→ BRIEF
For the material below, the expected output is exactly the lines between the line holding "Hôtel de Guise, Préfecture" and the line holding "Cenk Tosun (2) - SOMA Turnuvası", inclusive, with pictures left out.

→ RECORDS PROVIDED
· · · ·

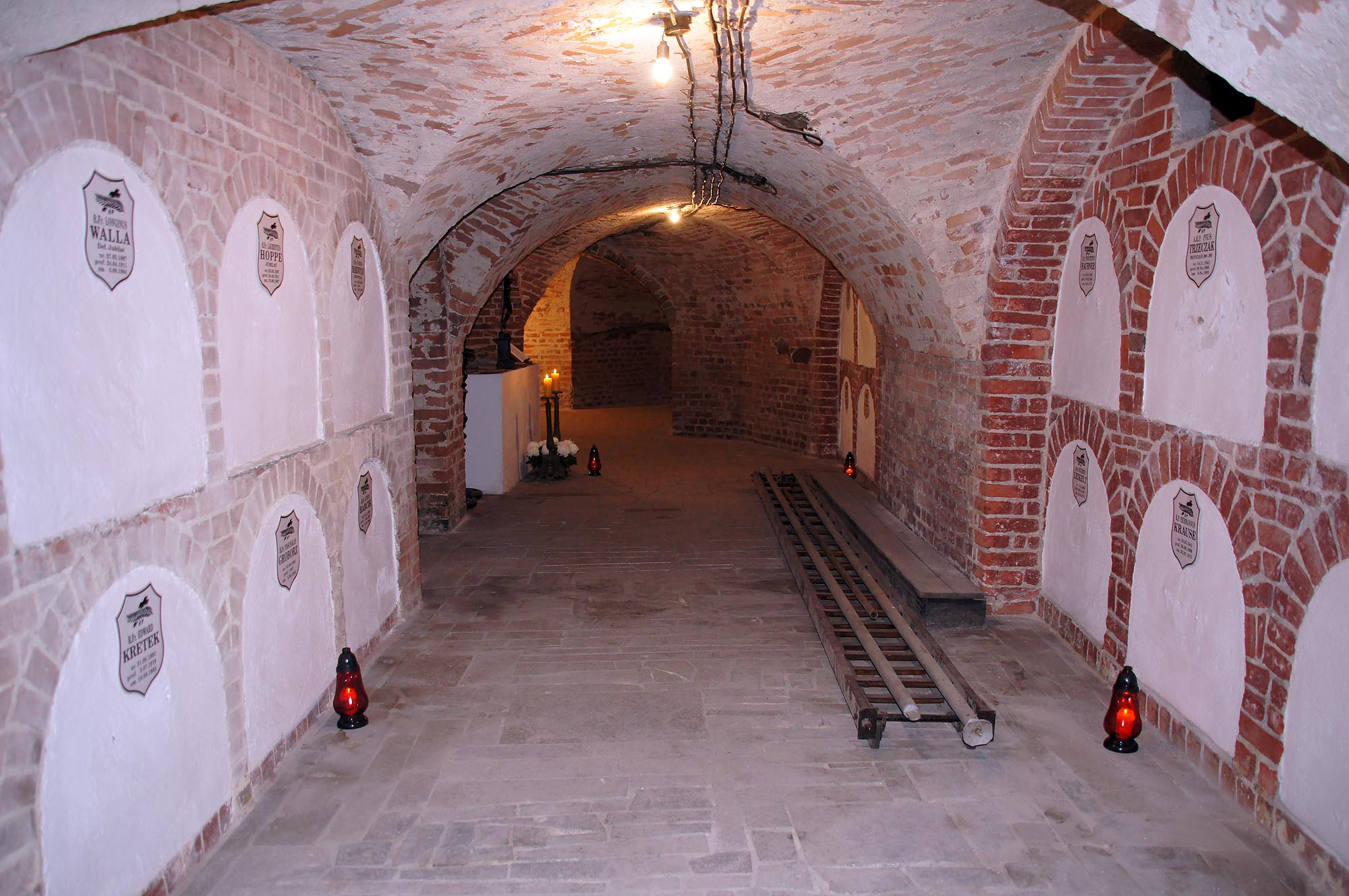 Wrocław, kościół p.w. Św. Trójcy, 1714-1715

· · · ·

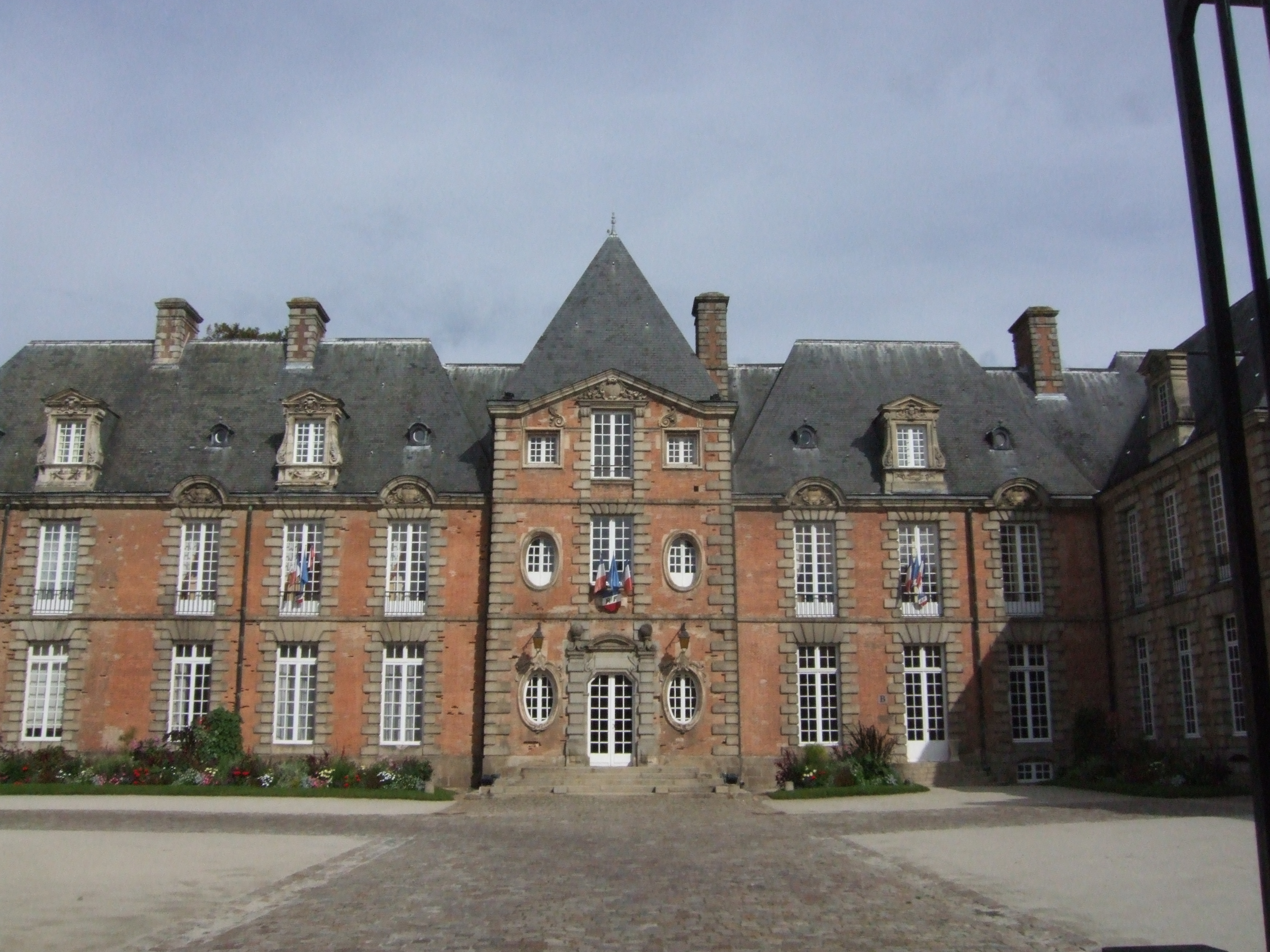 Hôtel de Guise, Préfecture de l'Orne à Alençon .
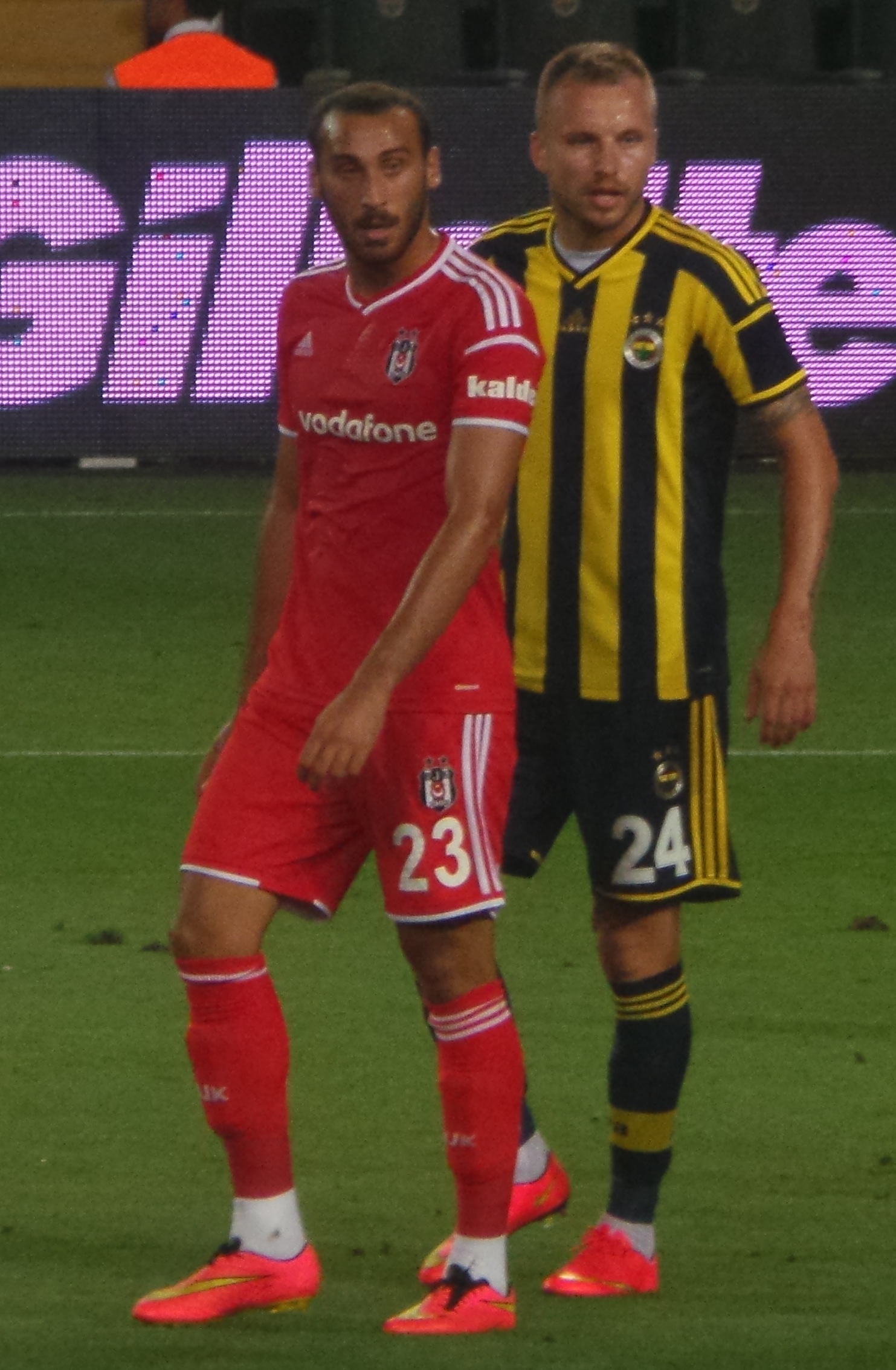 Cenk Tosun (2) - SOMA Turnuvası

· · · ·

→ RESPONSE AREA
 Hôtel de Guise, Préfecture de l'Orne à Alençon .
 Cenk Tosun (2) - SOMA Turnuvası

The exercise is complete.